Dolek niezgodze sie z tobą w sprawie mechaników we wszystkich twoich typach. Jeśli mechnaik zna budowe silnika np 4T , zna jego działanie i rozumie to to złoży każdy silnik nieważne czy w kosiarce czy w samochodzie czy ciagniku. Ale podstawa to lubieć to i rozumieć budowe i działanie sprzętu. Mechanik który am katalog częsci chociarz i odpowiednie klucze , złoży i rozłozy kazdy silnik własnie jesli będzie rozumiał ( bedzie miał wyobraźnie) jak to wszystko działa.

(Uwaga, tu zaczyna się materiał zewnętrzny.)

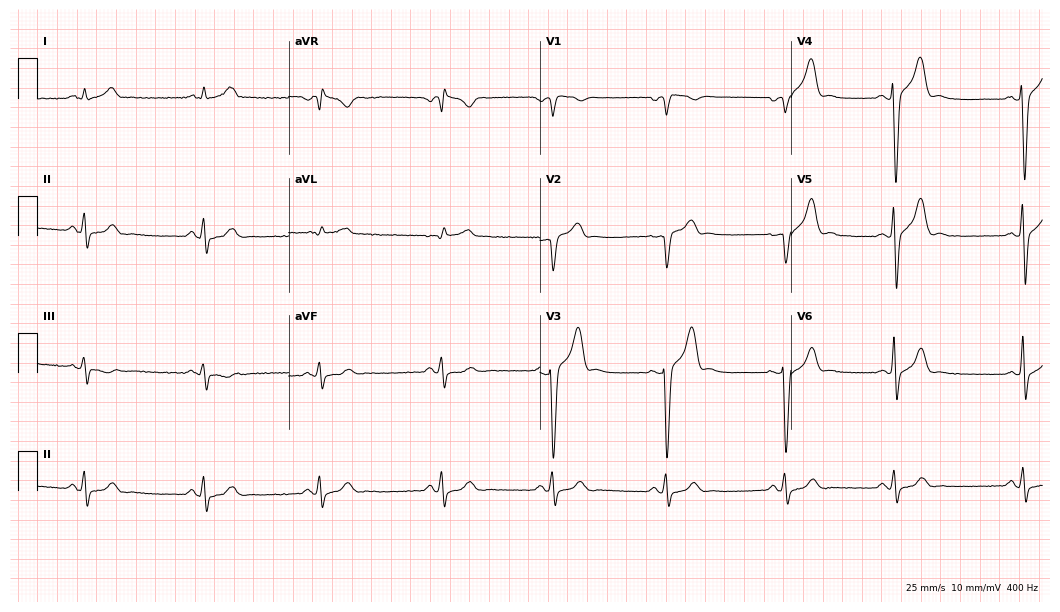
12-lead ECG from a 64-year-old male (10.2-second recording at 400 Hz). Shows sinus bradycardia (a sinus rate of 50 beats per minute or less).

CO do samolotów jak najbardziej bo tutaj budowa silników i innych podzespołow jest zbyt skomplikowana zeby zanc wszystkie mozliwości we wszystkich typach i co najważniejsze zbyt duza odpowiedzilnosc ciaży na mechaniku.

CO do popychaczy w kosiarce przy pierszym montazu sa takie same , ale potem mogą ciut różnic sie długościa ale niekoniecznie. Zamian amoże spowodować ze na jednym zaw beda większe luzy ale niekonicznie, bo moze się okazać ze ś aidentycznej długosci i nic sie niestanie. trzeba sprawdzic zawsze luzy zaworowe po wypadnięciu popychaczy.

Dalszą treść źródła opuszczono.